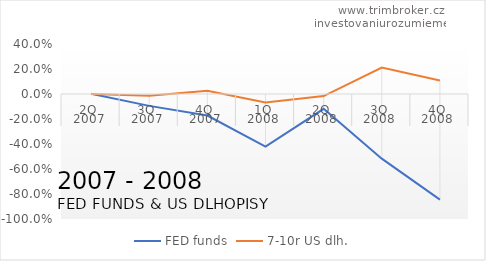
| Category | FED funds | 7-10r US dlh. |
|---|---|---|
| 0 | 0.002 | -0.001 |
| 1 | -0.095 | -0.013 |
| 2 | -0.172 | 0.025 |
| 3 | -0.421 | -0.067 |
| 4 | -0.118 | -0.016 |
| 5 | -0.517 | 0.211 |
| 6 | -0.845 | 0.109 |
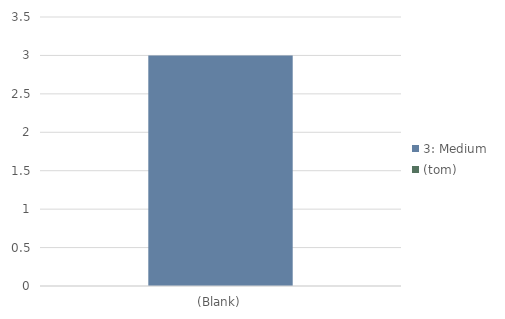
| Category | (tom) | 3: Medium |
|---|---|---|
| (tom) |  | 3 |
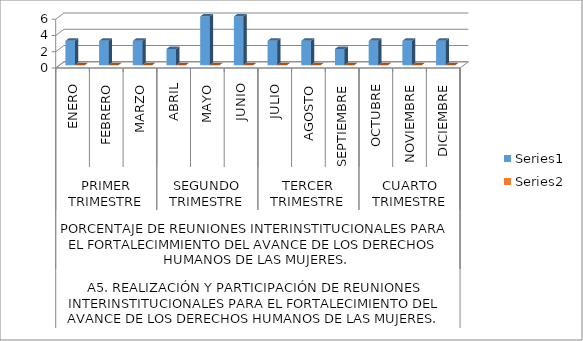
| Category | Series 0 | Series 1 |
|---|---|---|
| 0 | 3 | 0 |
| 1 | 3 | 0 |
| 2 | 3 | 0 |
| 3 | 2 | 0 |
| 4 | 6 | 0 |
| 5 | 6 | 0 |
| 6 | 3 | 0 |
| 7 | 3 | 0 |
| 8 | 2 | 0 |
| 9 | 3 | 0 |
| 10 | 3 | 0 |
| 11 | 3 | 0 |
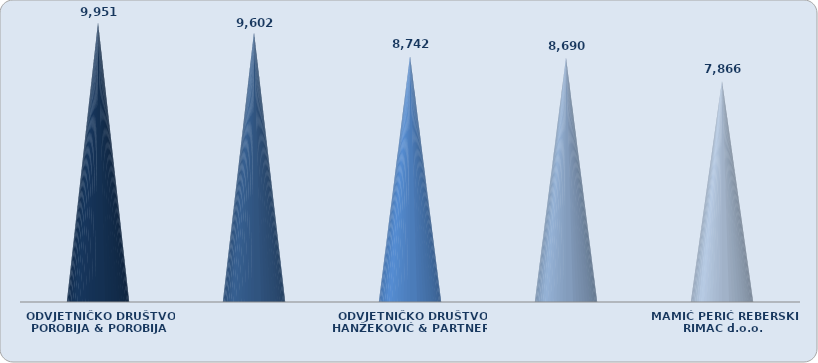
| Category | Dobit razdoblja |
|---|---|
| ODVJETNIČKO DRUŠTVO POROBIJA & POROBIJA j.t.d. | 9951.055 |
| GRGIĆ & PARTNERI ODVJETNIČKO DRUŠTVO d.o.o. | 9601.558 |
| ODVJETNIČKO DRUŠTVO HANŽEKOVIĆ & PARTNERI d.o.o. | 8742.395 |
| WOLF THEISS RECHTSANWAELTE GMBH & CO KG - Podružnica Zagreb | 8690.247 |
| MAMIĆ PERIĆ REBERSKI RIMAC d.o.o. | 7865.585 |
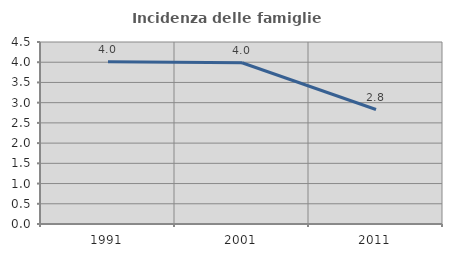
| Category | Incidenza delle famiglie numerose |
|---|---|
| 1991.0 | 4.015 |
| 2001.0 | 3.987 |
| 2011.0 | 2.83 |
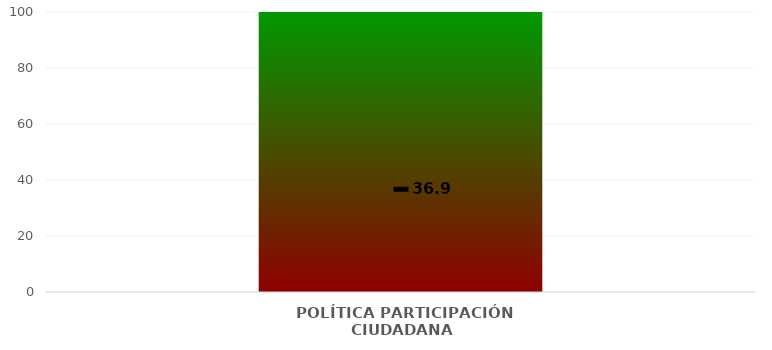
| Category | Niveles |
|---|---|
| POLÍTICA PARTICIPACIÓN CIUDADANA | 100 |
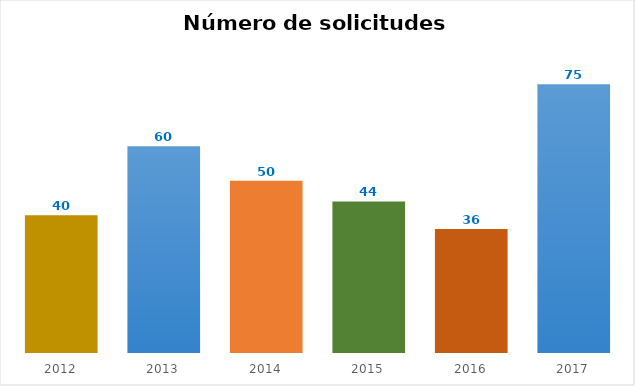
| Category | Series 0 |
|---|---|
| 2012.0 | 40 |
| 2013.0 | 60 |
| 2014.0 | 50 |
| 2015.0 | 44 |
| 2016.0 | 36 |
| 2017.0 | 78 |

ASSIGNMENT: Find and copy each line of the material that holds the word "Category".

RESPONSE BELOW:
| Category | FED funds | 7-10r US dlh. |
| Category | (tom) | 3: Medium |
| Category | Series 0 | Series 1 |
| Category | Dobit razdoblja |
| Category | Incidenza delle famiglie numerose |
| Category | Niveles |
| Category | Series 0 |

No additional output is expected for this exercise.